4. Draw the tree (rooted appropriately) that you would expect to see if we added all of the eukaryotic cytoplasmic ribosomal sequences (i.e., the 18S ribosomal sequences) from the organisms in this study (collapse the prokaryotic groups if this makes the tree easier to draw). Use the provided 18S eukaryotic sequences to test your hypothesis. A: This can be used as a summative assessment. Students can redo the activity and should get the tree shown in Figure 4 .

Discussion questions for students who complete the summative assessment could include: Why don’t the eukaryotic cytosolic ribosomal sequences branch with their respective plastid ribosomal sequences? (A: because they are not as closely related [i.e., plastids are related to cyanobacteria]). Why is the branch leading to the cytosolic ribosomal sequences so long? (A: because eukaryotes have been evolving independently from bacteria for almost 4 billion years, so more changes have taken place). If you included archaeal 16S sequences, where do you predict they would branch? (A: eukaryotes evolved from archaea, so if archaeal 16S sequences were included, they would branch near the eukaryotic cytosolic ribosomal sequences). Does this tree change your conclusions about the origins of the Paulinella chromatophore? (A: No, the tree topology is almost exactly the same if the cytosolic ribosomal sequences are ignored. Therefore, conclusions about chromatophore origins would not change).
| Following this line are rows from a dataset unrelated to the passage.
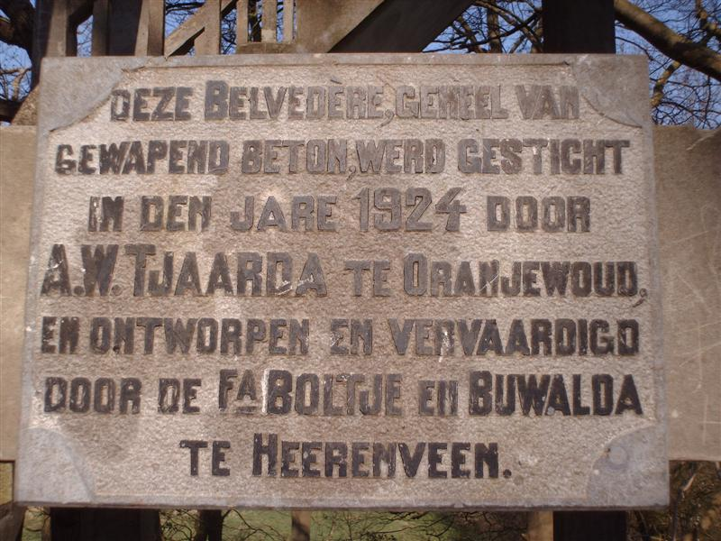 Belvedere Oranjewoud
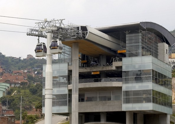 Estación Juan XXIII Metro de Medellín
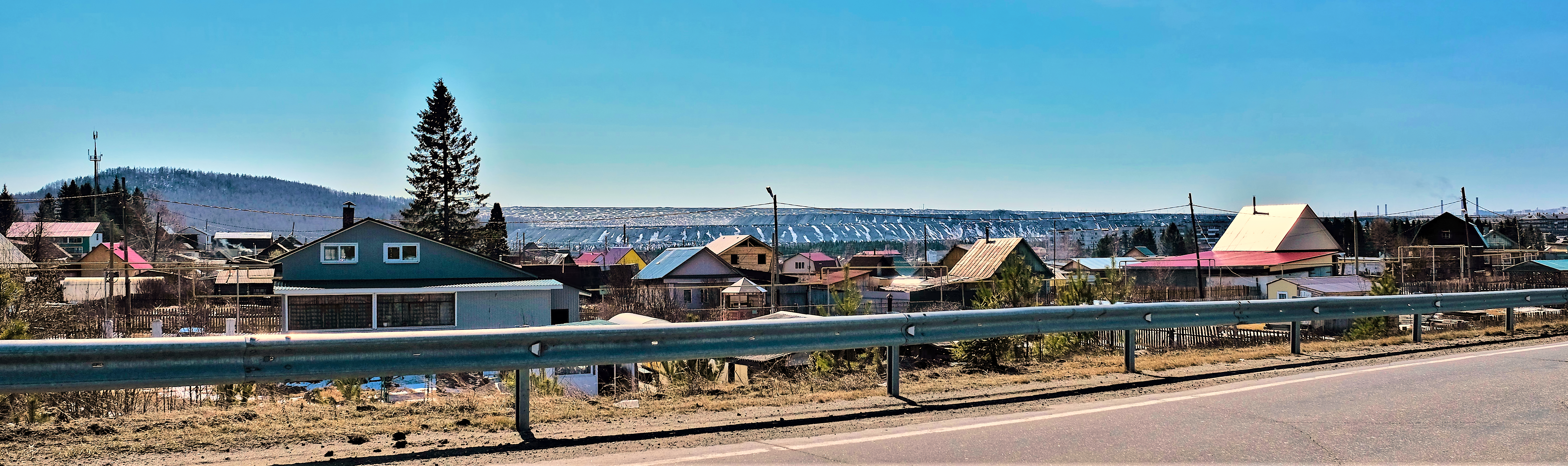 Вид на посёлок Валериановск (на заднем плане отвал пустой породы Качканарского ГОКа)
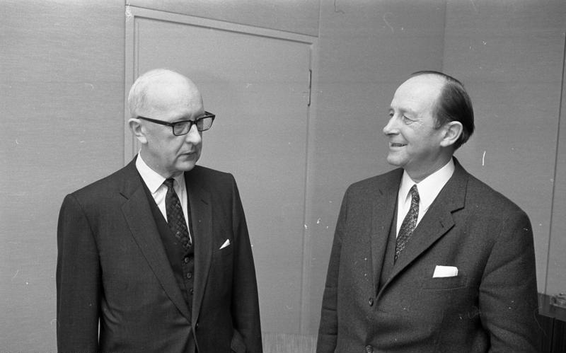 Min. Präs. Filbinger und der Botschafter der Schweiz Dr. Hans Lacher in der Landesvertretung Baden-Württemberg
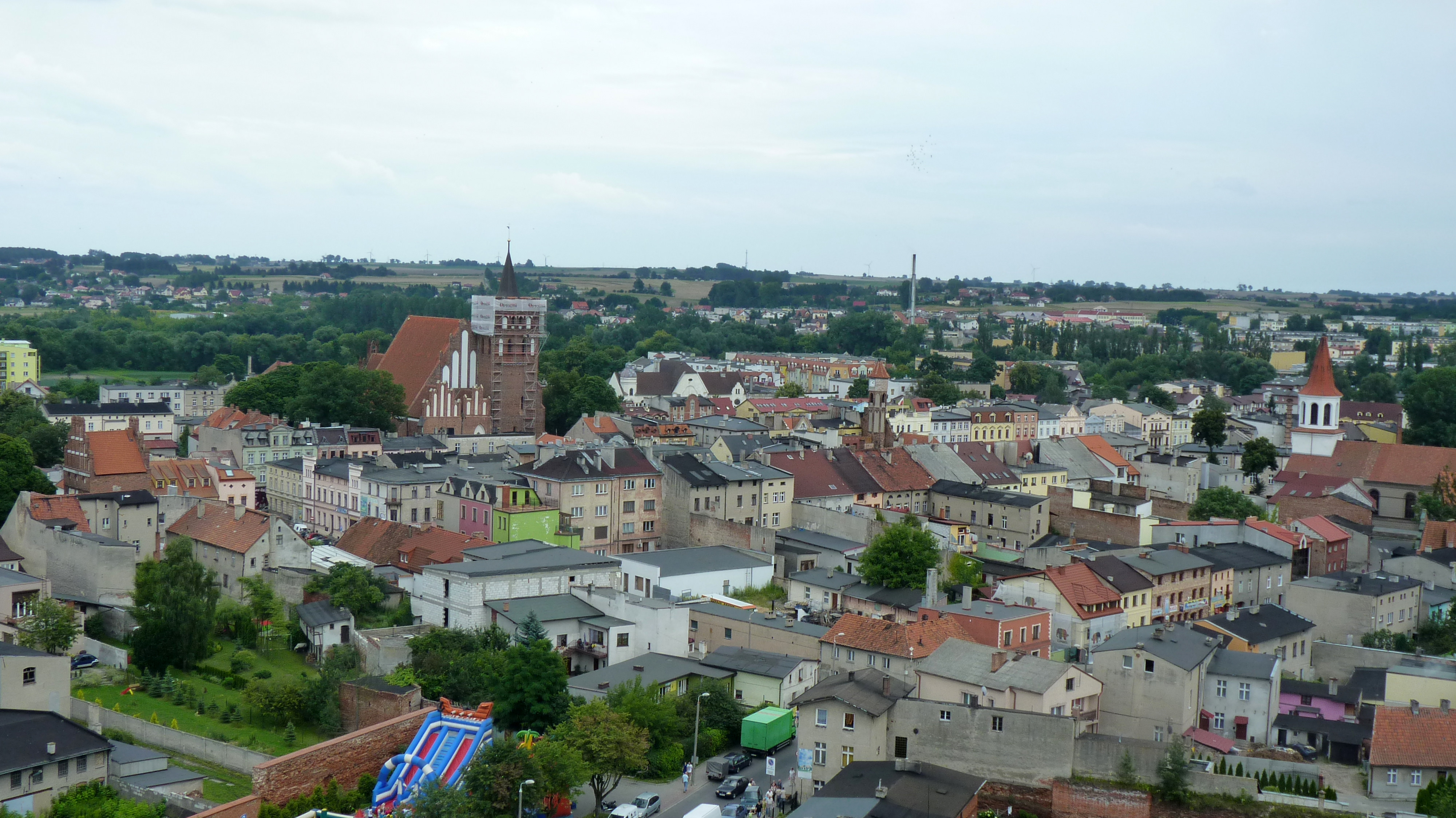 Brodnica widziana z wieży dawnego zamku
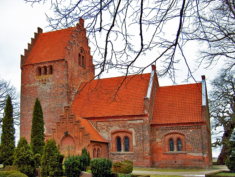 fra syd
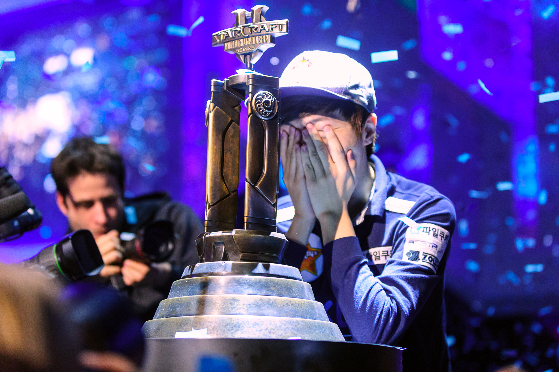 Life reçoit son trophée aux 2014 Global Finals
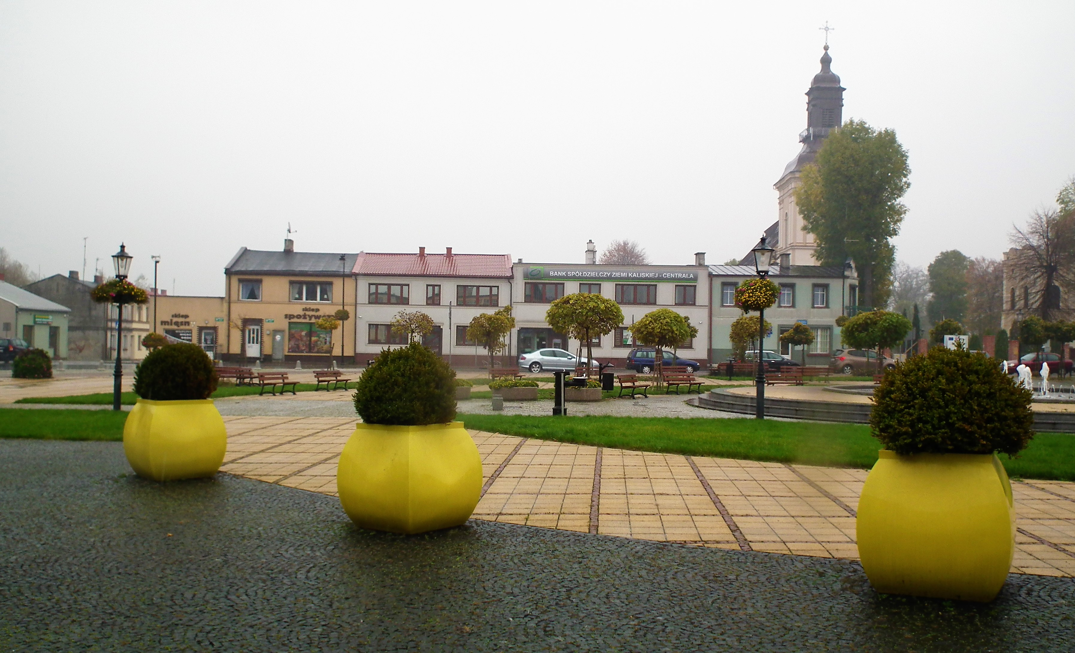 Rynek w Koźminku.

Ziadie and Andrews (2018, 2019) identify the explicit teaching of macroevolutionary processes to be a top priority in evolution education research due to the lack of pedagogical content knowledge on the subject. Despite the calls for its inclusion in evolution education research (Catley, 2006; Padian, 2010), calls for teacher professional development materials on macroevolution (Friedrichsen et al., 2016), and its connection to evolution acceptance (Nadelson & Southerland, 2010), there has been little research on the teaching of macroevolution outside of phylogenetic biology. Endosymbiosis as a major macroevolutionary process remains untouched by evolution education research, despite research in analogous areas such as the evolution of multicellularity (Pentz et al., 2015; Ratcliff et al., 2014) and evolutionary transitions in individuality (Michod et al., 2022). Our efforts here leverage the pedagogical content knowledge on tree thinking (Baum et al., 2005; O’Hara, 1988, 1997) to teach the core principle of endosymbiosis from an evolutionary cell biological point of view. This starting point aims to make research on the teaching of endosymbiosis, and macroevolution, tractable.

Future research on the teaching and learning of modern endosymbiotic theory supports current efforts toward increasing attention on the role of student understanding of macroevolutionary processes on student knowledge, understanding, and acceptance of evolutionary biology. First, overarching conceptual frameworks of the core tenets of endosymbiotic theory, including current scientific research, needs to be translated into the evolution education literature for use in future evolution education studies regarding macroevolution. Second, in parallel to the development of conceptual frameworks, explicit laboratory activities centered around key concepts in endosymbiotic theory, such as endosymbiotic gene transfer, would provide instructors at the secondary and postsecondary levels of education specific activities for teaching these concepts (Friedrichsen et al., 2016). Third, future research should consider whether inclusion of endosymbiosis in the evolutionary biology curriculum leads to an increase in evolution acceptance, especially since students tend to accept microevolution rather than macroevolution (Barnes et al., 2021, 2022).